Miller-McCune News reports on a new study that found people think more carefully when they carry heavier objects:
In another test, participants were asked to rate a series of arguments in favor of building a controversial subway system. Once again, those carrying the heavier clipboard seem to have thought through the issue more thoroughly: They were less likely to agree with the weaker arguments and more likely to have a clear opinion on the project.
So why would holding something heavy result in “greater investment of effort” (to use the researchers’ description) in an intellectual exercise? Jostmann and his colleagues point to theories of embodied cognition. “We assume that experiencing weight influences judgments of importance because the concept of importance is linked to experiences of weight,” they write.
“Through repeated experiences with heavy objects since early childhood, people learn that dealing with heavy objects generally requires more effort, in terms of physical strength or cognitive planning, than dealing with light objects. People may thus associate the experience of weight with the increased expenditure of bodily or mental effort.”

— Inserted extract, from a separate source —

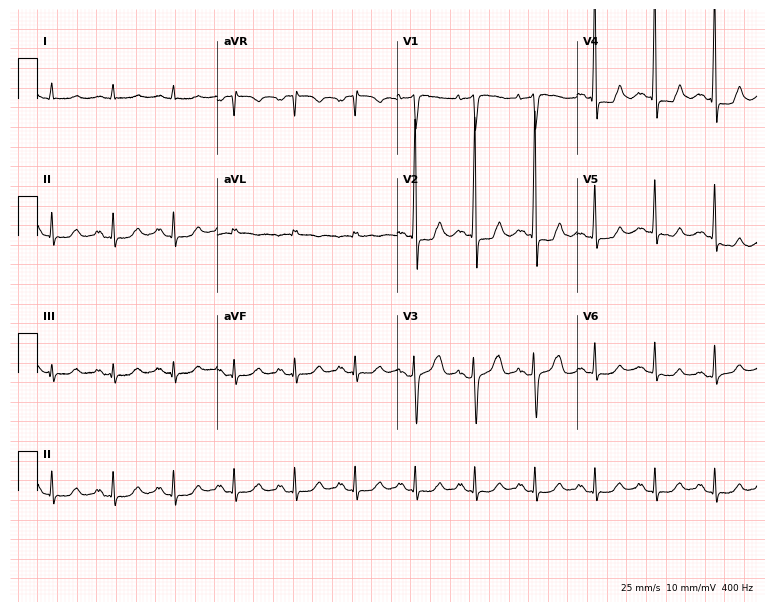
Electrocardiogram, a female patient, 64 years old. Overall reading on record: normal ECG.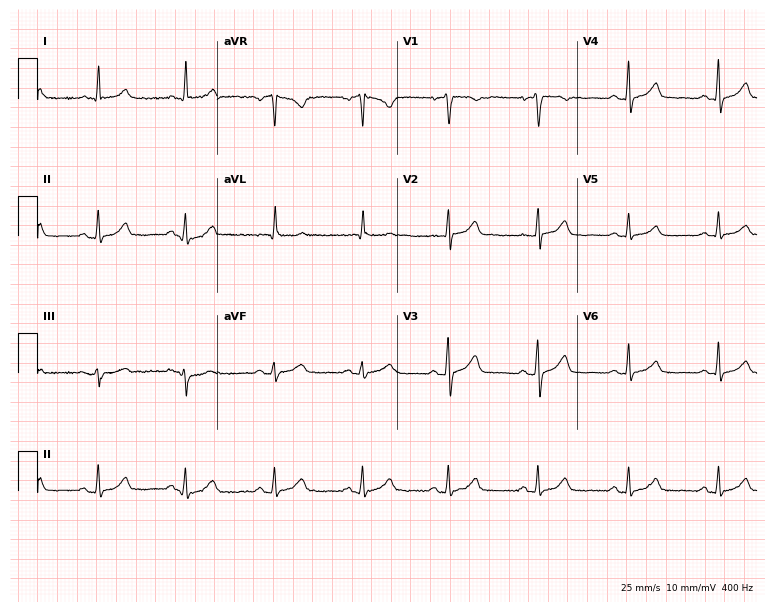
Standard 12-lead ECG recorded from a 70-year-old female patient. Read as a normal ECG.

Much of the research into behavior change and behavioral economics has focused on how the context of a decision can affect the decision taken. People are more likely to “choose” a default option because they won’t bother to opt out. People will steal a $1 can of coke but not a $1 bill. And so on. But not very much of it focuses on the physical context in which we make decisions, which can be just as important. For instance, drivers are more cautious and deferential to others at an unmarked intersection than they are at one with a stoplight.
Still, I’m not sure what implication this has on early childhood education or workforce programs. It seems impractical to deliberately weigh people down. So I’m curious if you have any ideas. How could you add a little heft to the people you serve? (And I don’t mean through calories!) Any ideas?